Calculate cumulative climate statistics from the given climate data.

Keyword arguments

• climate::RasterStack: A RasterStack object containing temperature, precipitation, and gradient data.
• gradient_bounds::Vector{Float64}: A two-element vector specifying the lower and upper bounds for the gradient values. Defaults to [-0.009, -0.003].

Returns

• climate_sum::ClimateStep: A struct containing the following fields:

  • "temp": The sum of positive degree days (PDDs) from the temperature data.
  • "prcp": The sum of precipitation data.
  • "gradient": The sum of gradient data, clipped within the specified bounds.
  • "avg_temp": The average temperature.
  • "avg_gradient": The average gradient.
  • "ref_hgt": The reference height from the climate metadata.

Notes

• The temperature data is modified to only include positive degree-day values (PDDs).
• The gradient data is clipped within the specified bounds to ensure plausible values.

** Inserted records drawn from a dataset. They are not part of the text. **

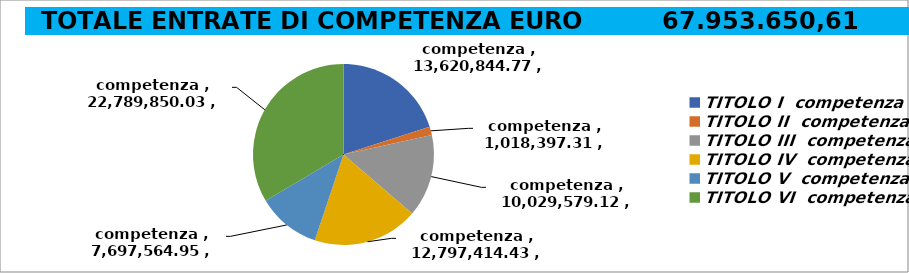
| Category | Series 0 |
|---|---|
| 0 | 13620844.77 |
| 1 | 1018397.31 |
| 2 | 10029579.12 |
| 3 | 12797414.43 |
| 4 | 7697564.95 |
| 5 | 22789850.03 |
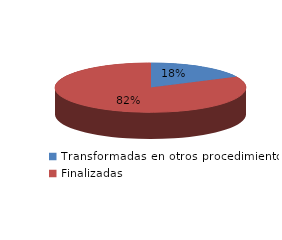
| Category | Series 0 |
|---|---|
| Transformadas en otros procedimientos | 33056 |
| Finalizadas | 153678 |
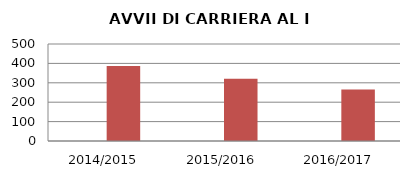
| Category | ANNO | NUMERO |
|---|---|---|
| 2014/2015 | 0 | 386 |
| 2015/2016 | 0 | 321 |
| 2016/2017 | 0 | 266 |
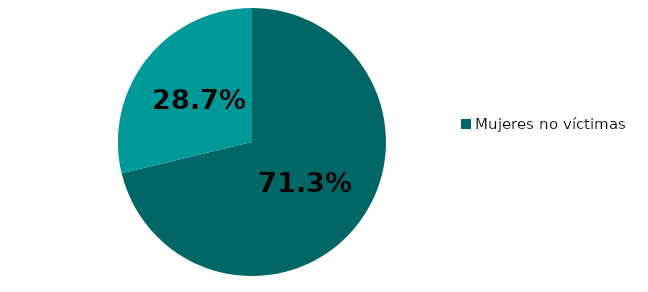
| Category | % sobre mujeres que han tenido pareja alguna vez |
|---|---|
| Mujeres no víctimas | 71.256 |
| Mujeres víctimas | 28.744 |

get_glathida!(glaciers::Vector{G}, params::Parameters; force=false) where {G <: Glacier2D}

Retrieve and process glacier thickness data for a vector of Glacier2D objects.

Arguments

• glaciers::Vector{Glacier2D}: A vector of Glacier2D objects for which the glacier thickness data is to be retrieved.
• params::Parameters: A Parameters object containing simulation parameters.
• force::Bool=false: A boolean flag indicating whether to force the retrieval of glacier thickness data.

Returns

• gtd_grids::Vector: A vector of glacier thickness data grids.
• glaciers::Vector{Glacier2D}: The updated vector of Glacier2D objects after removing glaciers with no data.

Description

This function retrieves glacier thickness data for each glacier in the input vector using parallel processing. It updates a list of missing glaciers if any glacier has all data points equal to zero. The function then removes glaciers with no data from both the gtd_grids and glaciers vectors and returns the updated vectors.

Notes

• The function uses pmap for parallel processing of glaciers.
• The list of missing glaciers is stored in a JLD2 file located at params.simulation.working_dir/data/missing_glaciers.jld2.
• Glaciers with no data are identified and removed based on the condition that all data points in their thickness grid are zero.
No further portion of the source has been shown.